2. Authenticate users.
3. Manage clearances.
4. Trace access and manage incidents.
5. Secure workstations.
6. Secure mobile computing.
7. Protect the internal computer network.
8. Secure servers.
9. Secure websites.
10. Back up and plan for business continuity.
11. Archive securely.
12. Supervise the maintenance and destruction of datas.
13. Manage subcontracting.
14. Secure exchanges with other organizations.
15. Protect the premises.
16. Supervise IT developments.
17. Encrypt, guarantee integrity or sign the data.
However, it is also the people’s responsibility to implement preventive measures, such as adopting strong passwords, periodically checking their bank accounts and financial transactions in order to detect suspicious activity and report it without delay to the relevant financial institution.
NOTIFICATION IN CASE OF DATA LEAK
In accordance with the provisions of the General Data Protection Regulation (GDPR), in the event of a data breach, data controllers must :
1.Document the incident internally.
2. Notify the incident immediately to the National Commission for Computing and Liberties (CNIL).
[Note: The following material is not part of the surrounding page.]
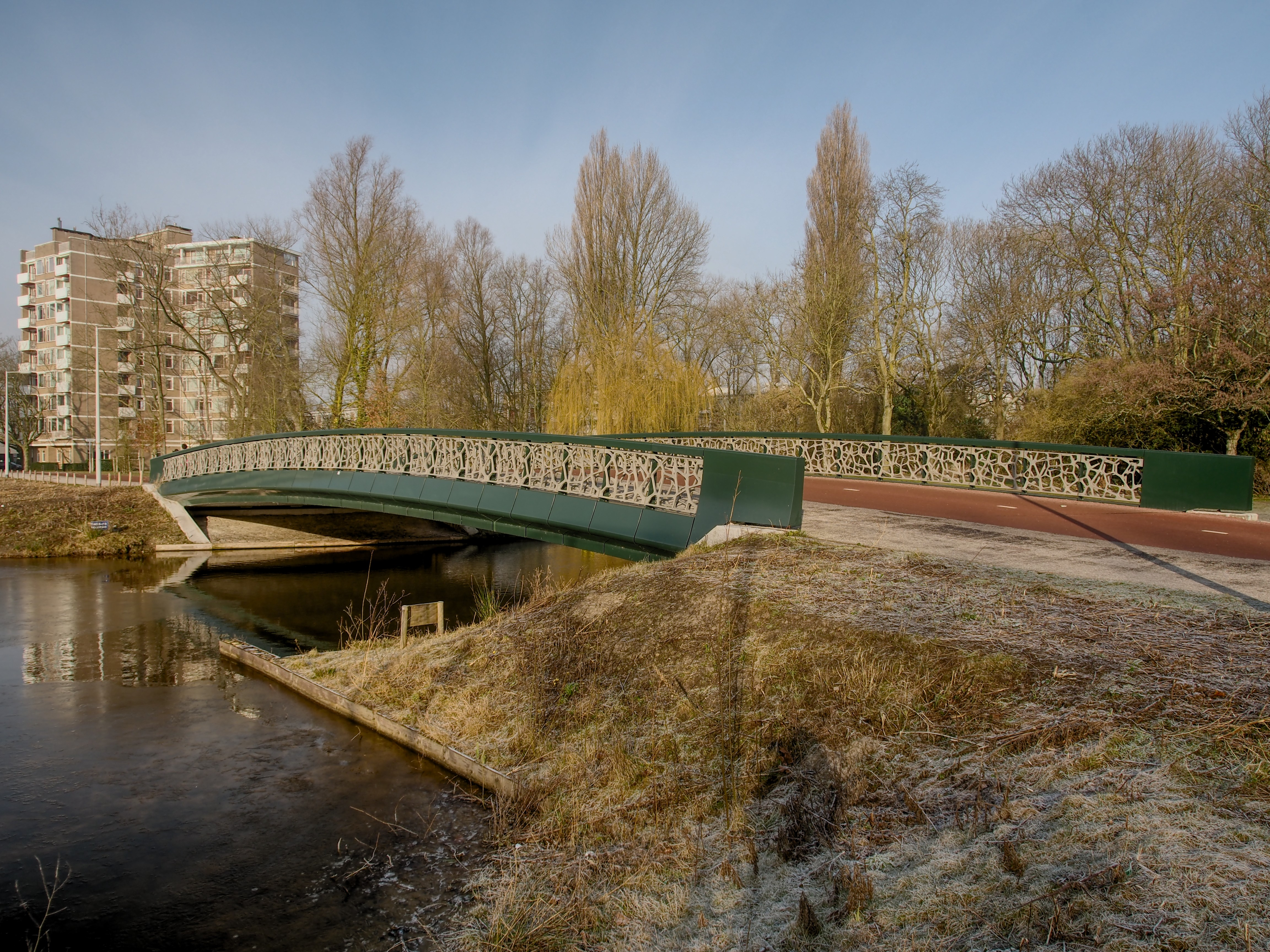 Prinses Irenebrug in het Beatrixpark bij de Prinses Irenestraat met Princesseflat op de achtergrond

In the event that all the necessary information cannot be provided in time, a two-step notification may be considered. The CNIL will investigate the notification and may close the procedure if it considers that the violation has not infringed personal datas or does not present a risk to the rights and freedoms of the persons concerned.
3. In the event of a high risk for the rights and freedoms of the persons concerned, also notify the breach to them and put in place appropriate technical data protection measures.
Indeed, these actions are essential in order to comply with the legal and regulatory requirements in force. It is therefore recommended to file a complaint with the competent authorities and to provide all the evidence in the event of cyberattacks.
Finally, to minimize the risks of data leaks and protect the sensitive datas of companies and persons, it is crucial to put in place preventive measures such as automated solutions.